魔尊的贴身侍从将苍泠送到了殿门口,他满脸堆笑,“尊主如此关心少主,还特意嘱咐您多带些人手,与少主真是父慈子孝,羡煞旁人啊。”
苍泠笑道:“内侍留步吧,送到这便可以了,父尊还等你回去侍候呢。”
他转过身脸色便阴沉了下来,院中昏暗的灯笼映照在他苍白无血色的脸上,犹如行走在暗夜里的鬼魅。
苍泠嘲讽的扯了扯唇角,狗屁的关心,还不是怕他死在外面,没人再给他供那每月一次的心头血。
既要用他,又怕他真的死了。
他迟早会将他踩在脚下,连同母亲的仇一起......
司云玄正在屋内拿着一本秘籍翻看,他眼前的烛火微微晃动了一下,带着屋内的光影也跟着动了动。
他合上了书,冷声道:“什么事?”
苍泠从暗处现身,笑眯了眼,“不愧是右护法,还真是警觉。辛劳了这么些时日,好不容易升了右护法,怎么不出去跟你那些手下庆祝一下?”
“昨天晚上已经出去吃饭喝酒庆祝过了。”
苍泠看了看司云玄手中书的封面,“不愧是前灵仙宗大弟子,到哪都这么刻苦好学,在这钻研我魔族功法呢?”

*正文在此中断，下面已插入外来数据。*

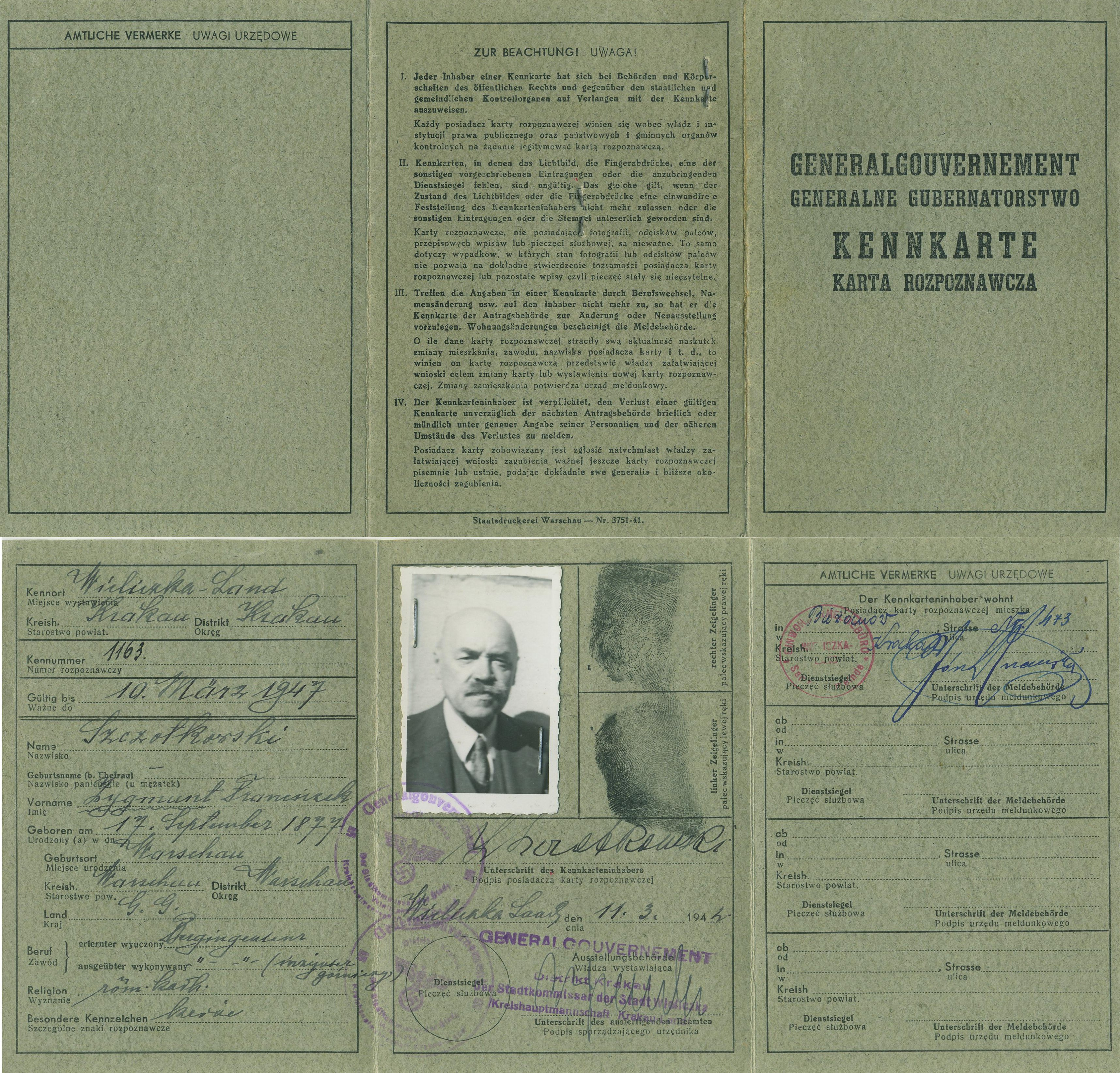 Kennkarte wydana w 1942 roku mieszkańcowi Generalnego Gubernatorstwa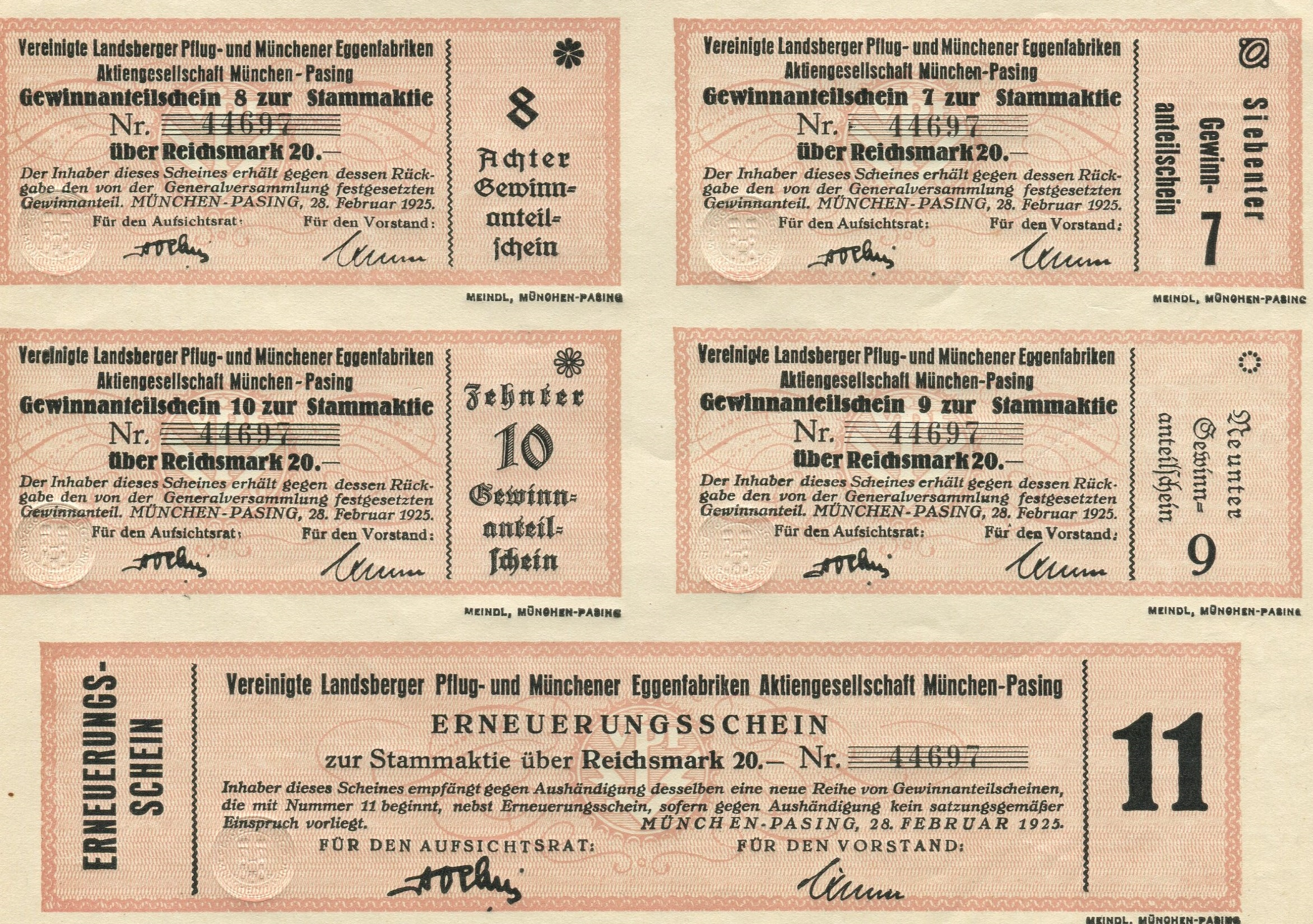 Aktien-Kupons der „Vereinigten Landsberger Pflug-und Münchner Eggenfabriken Aktiengesellschaft München-Pasing“ von 1925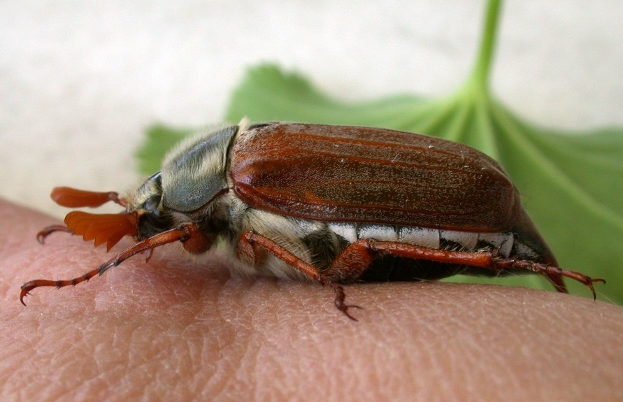 Maikäfer am 1. Mai

司云玄掀了掀眼皮,“想要翻身,就要有足够的实力。你这么晚来到底有什么事?”
“妖皇发来信函,邀我们去沧暮城和谈,老家伙让我看看他们想做什么,你若是没什么紧要的事,便随我一同去。”
司云玄点头,“近日倒是无事。”
他那日在山中见过悠悠之后,他回来便让人暗中寻找她的下落,想派些人手去保护她,但寻遍了附近的村落和镇子也没找到,看来她应当是已经回宗门了。
司云玄心中庆幸她离开了这是非之地,又有些说不出的失落。
出发去沧暮城这日,一大早齐恣悠刚睁开眼,颜玉和柳眉就殷勤的进来侍候她梳洗,一个端水,一个更衣。
“不是说让你们休息几天么?”齐恣悠对二人道
“奴身上的伤已经好了。”颜玉甚是恭敬
“公主今日不是要随二殿下出门么,还请公主带上我二人。”柳眉绞了帕子递给齐恣悠
“是呀,公主,我二人侍候的可比其他人好多了,还有些修为傍身,既可以侍候公主,又可以保护公主。”
齐恣悠到了门口,就见门口停着一架豪华车架,由六只彩翼鸾鸟牵引着,甚是华丽。